Now we next have an interesting development. Gold can be stolen easily. So people would sometimes arrange to keep their gold in a safe location. And this was often at a goldsmith’s shop. Since the goldsmith had a lot of gold sitting around, he had to have a secure safe to keep it. And so other people would give their gold to the goldsmith, and he would keep it safe for them and give them a reciept. Now, this reciept is very interesting. Because it is a paper representation of actual gold.
If you’ve got gold deposited at the goldsmiths, but want to buy some good, you’d have to go to the goldsmith, withdraw your gold, and trade it to the person who had the good. But suppose you could instead just trade him the reciept? You hand him a piece of paper, and he hands you the goods, because the peice of paper entitles him to go to the goldsmith’s and get the gold himself. And now we can see that this reciept is really the first form of paper money.
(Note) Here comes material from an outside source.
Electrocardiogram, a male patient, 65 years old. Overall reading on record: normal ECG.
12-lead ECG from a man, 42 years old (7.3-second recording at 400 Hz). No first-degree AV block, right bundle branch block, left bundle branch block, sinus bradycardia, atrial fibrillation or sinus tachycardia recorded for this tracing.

But the goldsmith can do some interesting tricks. He doesn’t have to issue reciepts for the exact same gold you deposited, he can instead just promise to give you a certain weight of gold, and it can be any gold, just as long as you get the same weight back you don’t care. And so the goldsmith can issue more reciepts than he has actual gold, he doesn’t have to keep every ounce of gold in the safe, as long as he guarantees to return a certain amount of gold. And so the goldsmith isn’t really a goldsmith anymore, but is now a banker. He can issue paper reciepts that entitle people to a certain amount of gold, and it doesn’t matter how much gold he actually has, as long as he’s able to pay back anyone who wants the actual gold. Most early paper currencies were of this type. The British Pound was a receipt for a literal pound of silver.
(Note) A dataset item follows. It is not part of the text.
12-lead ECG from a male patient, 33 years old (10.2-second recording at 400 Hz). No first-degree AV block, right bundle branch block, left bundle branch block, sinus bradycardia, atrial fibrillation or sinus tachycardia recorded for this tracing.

But of course we see the possibility for mischief. If the banker goldsmith issues lots of notes, and suddenly everyone wants their gold and silver, then he’s in trouble because he doesn’t have it all in the vault. And of course, governments decide to get in on the game rather than leaving it to bankers. Goverments have been issuing gold and silver ingots, but now they start issuing paper money. And this is the “gold standard”. But then someone notices something interesting. Nobody actually wants the gold, they just want to be able to trade easily. You can have fractional reserves, where only a small amount of gold is available for redemption. And this reserve can get smaller and smaller. But what if the reserve is zero? Why should that make any difference?
And so we trade pieces of paper that do not represent a promise by the government to redeem for a certain weight of precious metal. All it represents is a promise that you can pay your taxes and debts with this piece of paper. And no one cares, because no one wanted the gold anyway, gold was just a proxy. So now we have fiat currency.
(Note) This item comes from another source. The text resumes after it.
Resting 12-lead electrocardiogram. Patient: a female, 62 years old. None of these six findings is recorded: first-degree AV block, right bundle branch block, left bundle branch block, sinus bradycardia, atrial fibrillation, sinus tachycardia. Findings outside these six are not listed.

And of course, it doesn’t stop there. How often do you use paper money? I get paid electronically through direct deposit from my employer to my bank account. And I pay my bills electronically through a credit card, and transfer the amount from my bank account to the credit card company every month. No actual worthless paper has changed hands, all that changes is the number written on some bank’s computer memory. And so we have the ultimate form of money, electronic money that isn’t represented by anything, not even a piece of paper. Just try buying a house or a car or anything important by bringing in a wheelbarrow full of paper money, the mortgage company will look at you like you tried to bring in a truck full of chickens to barter for your house.